The elderly have very often already paid off their mortgages — no doubt helped by the 1980s and 1990s where both stock prices and house prices grew rapidly. And why did rise so rapidly?

Some say that it came on the back of excessive expansion of the money supply beyond the economy’s productive capacity. But that doesn’t seem quite true:

The money supply grew in tandem with industrial production. This was no bubble, but organic growth (albeit as I have shown before on the back of cheap Chinese goods and cheap Arab energy).

My hypothesis is that the present situation is a product of government expansion.

Here’s government expenditure as a proportion of GDP:

Government spending in democracies very often tends to constitute a transfer of wealth from non-voters to voters (as well as groups that can’t afford lobbyists to groups that can afford lobbyists — perhaps that is one reason why corporate profits are soaring while youth unemployment remains elevated, and why Wall Street banks get bailed out, but delinquent small businesses do not).

Here’s the voter turnout by age in the 2004-2008 Presidential elections:

Older people vote in droves. Politicians want their votes and therefore promise them more free stuff — medicare, medicaid, services — and they vote for whoever offers them the most.

The biggest issue though, is this:

Keynesians may say that this reflects a government’s failure to create jobs for young people.
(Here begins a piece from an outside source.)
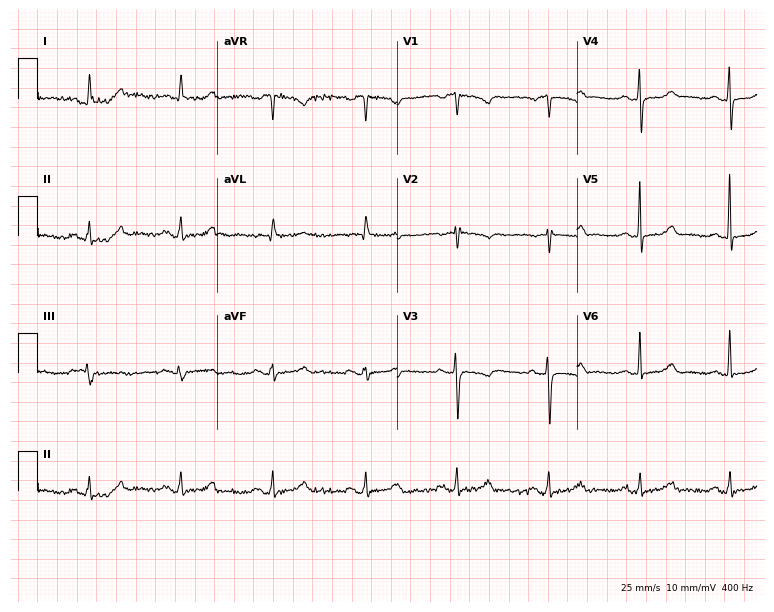
Electrocardiogram, a woman, 74 years old. Overall reading on record: normal ECG.
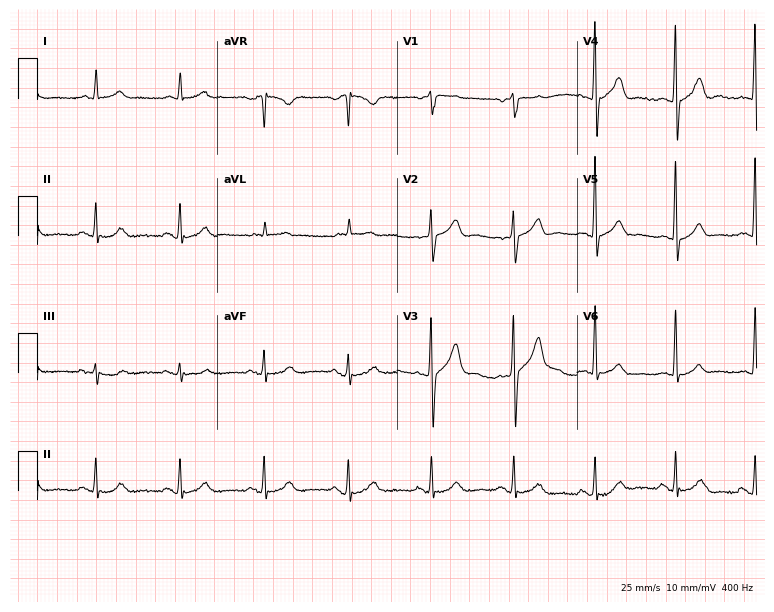
12-lead ECG from a male patient, 68 years old (7.3-second recording at 400 Hz). No first-degree AV block, right bundle branch block, left bundle branch block, sinus bradycardia, atrial fibrillation or sinus tachycardia recorded for this tracing. Other findings, if any, are not listed.

They claim that the problem is that there is not enough money circulating in the economy, and that government can “raise demand” by pumping out more cash. But there is plenty of money in the economy; so much money that Apple have built up a $90 billion cash pile. So much that China has built up a $3 trillion cash pile. So much that banks are holding $1.6 trillion in excess reserves below fractional lending requirements.

More likely is the reality that overregulation and barriers to entry are preventing the unemployed from picking up the slack in the jobs market. As John Stossel reveals in a recent documentary film,  in New York City it costs $1 million to get a licence to drive a taxi. Anyone who wishes to operate a food cart, or run a lemonade stand has to traverse reams of bureaucracy, acquire health and safety certificates, and often pay huge fees  to receive the “necessary” accreditation. While some barriers to entry are necessary (e.g. in medicine), in other fields it is just an unnecessary restraint on useful economic activity. In many American cities it is now illegal even to feed the homeless without government certification and approval. Citizens who defy these regulations face fines, arrest, and even imprisonment.

In a recent article, the Economist noted:

Two forces make American laws too complex. One is hubris. Many lawmakers seem to believe that they can lay down rules to govern every eventuality. Examples range from the merely annoying (eg, a proposed code for nurseries in Colorado that specifies how many crayons each box must contain) to the delusional (eg, the conceit of Dodd-Frank that you can anticipate and ban every nasty trick financiers will dream up in the future). Far from preventing abuses, complexity creates loopholes that the shrewd can abuse with impunity.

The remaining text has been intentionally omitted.